Student directed play reveals dire effects of alcohol, drugs

Geneseo students are vigorously rehearsing and preparing for their performance of Stephen Adly Guirgis’ “The Motherfucker with the Hat,” which is sure to captivate audiences.

The play will be performed in the Robert Sinclair Theatre from Oct. 25-27 at 7:30 p.m. 

Originally premiering at the Broadway’s Gerald Schoenfeld Theatre in New York City, the show features five characters and their intertwining lives. 

The play follows the storyline of a character who, upon his release from prison, Jackie—played by undeclared major sophomore Justin Winley—attempts to reconnect with his past girlfriend, Veronica—played by sophomore communication major Katherine Joyce. Jackie, a former drug dealer, suspects that Veronica may have cheated on him after seeing a hat in her apartment, which is the central conflict of the play that follows Jackie as he tries to discover who the mysterious “motherfucker with the hat” may be.  

Seeking regular and explicit-filled help from his drug and parole counselor, Ralph D.—played by mathematics major freshman Rocky Nardone—Jackie eventually finds out who his girlfriend has been having an affair with and confronts them. 

“I have learned, through being an actor in this show, the truly complicated nature of love and relationships, especially for an ex-convict,” Nardone said of being featured in his first production at Geneseo. “It has been a pleasure to work on a show with such talented actors and an excellent director.”

Director senior Kimberly Romano describes the play as a dark comedy with lewd but real elements. 

“I really wanted to bring attention to the way that people are sometimes disrupting their own lives and giving away happiness by giving in to the weaker things in life such as alcohol and drugs,” Romano said. 

The entire show, including Romano’s direction, is overseen by Randy Barbara Kaplan, professor of theater and dance at Geneseo.
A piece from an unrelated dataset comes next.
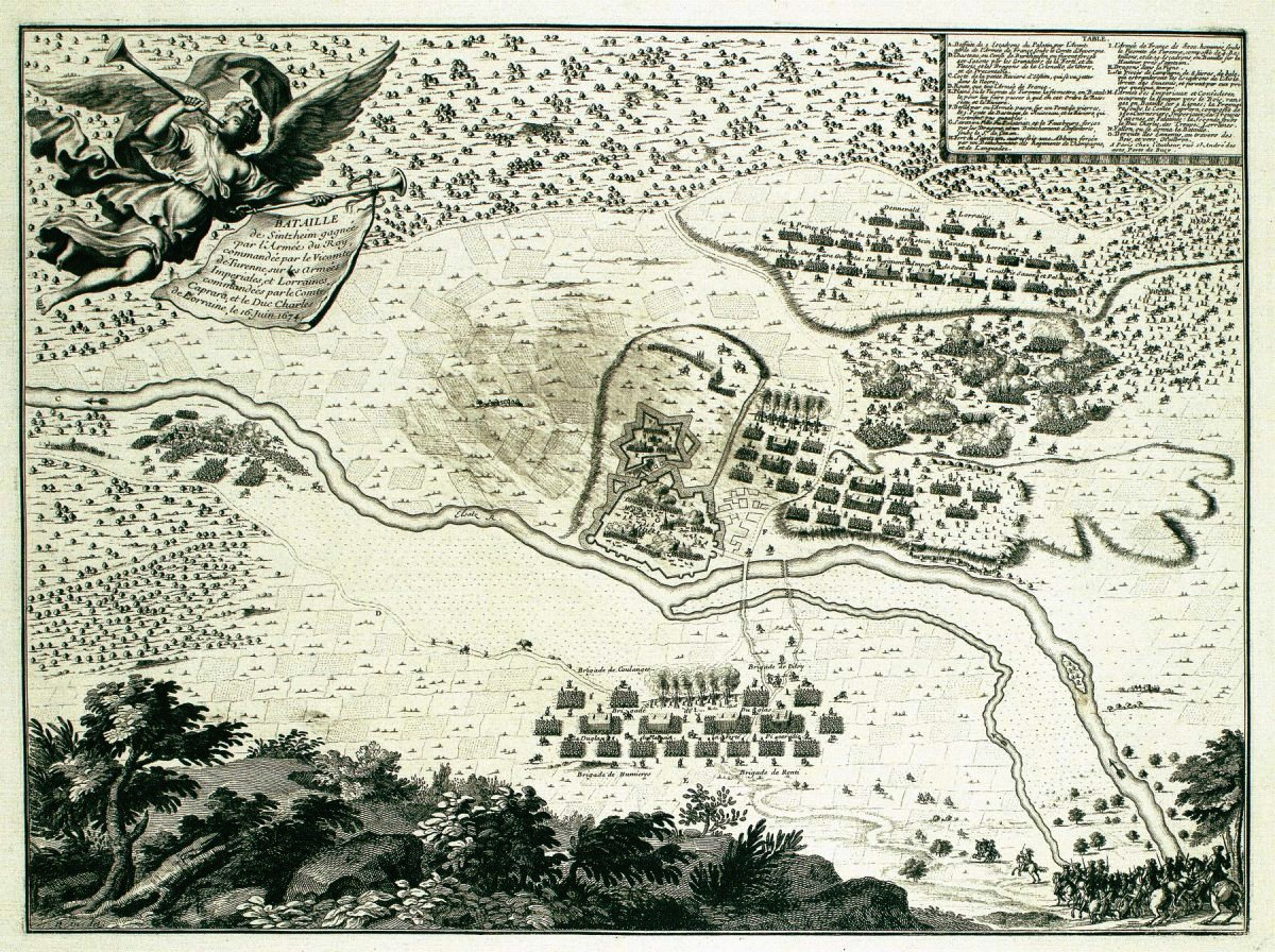 Kupferstich der Schlacht bei Sinsheim (1674). Originalbeschreibung: "Bataille de Sintzheim gagnée par l'armée du Roy commandé par le Vicomte de Turenne sur les Armées Imperiales et Lorraines, commandées par le Comte de Caprara et le Duc Charles de Lorraine, le 16. Juin 1674"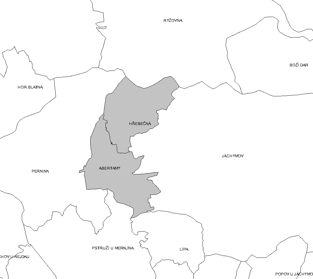 Katastrální členění Abertam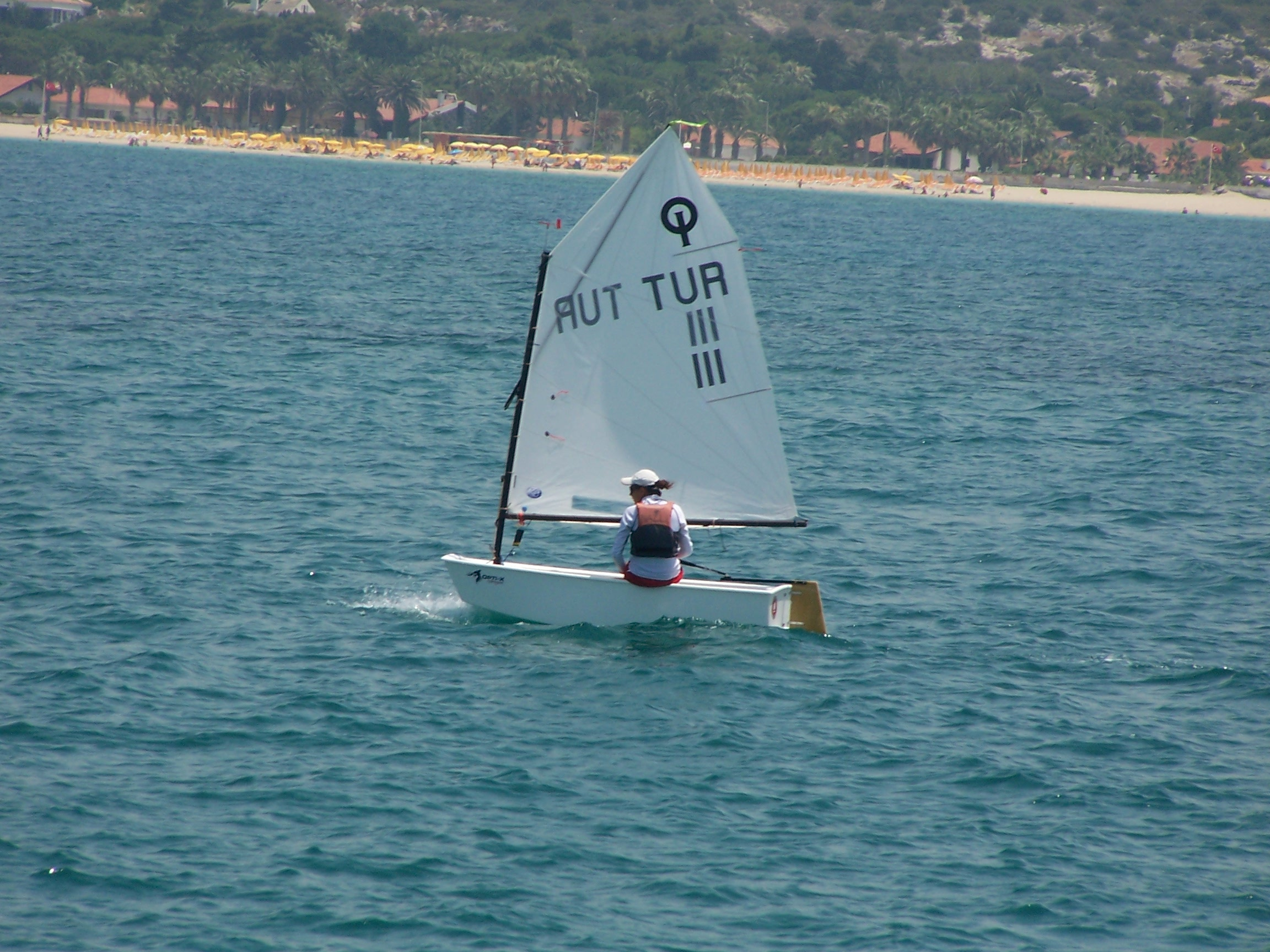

Kaplan assisted Romano in selecting the play, casting and throughout the rehearsal process.

“I tried to make the cast as ethnically diverse as possible, as New York City is a city full of color and I wanted it to be reflective of that,” Romano said. “I am really happy with the work that they are doing.”

The Wall Street Journal encourages audiences not to squander the opportunity to see the show; “Don’t let the stupid title put you off. If you do, you’ll miss one of the best new plays to come to Broadway in ages.”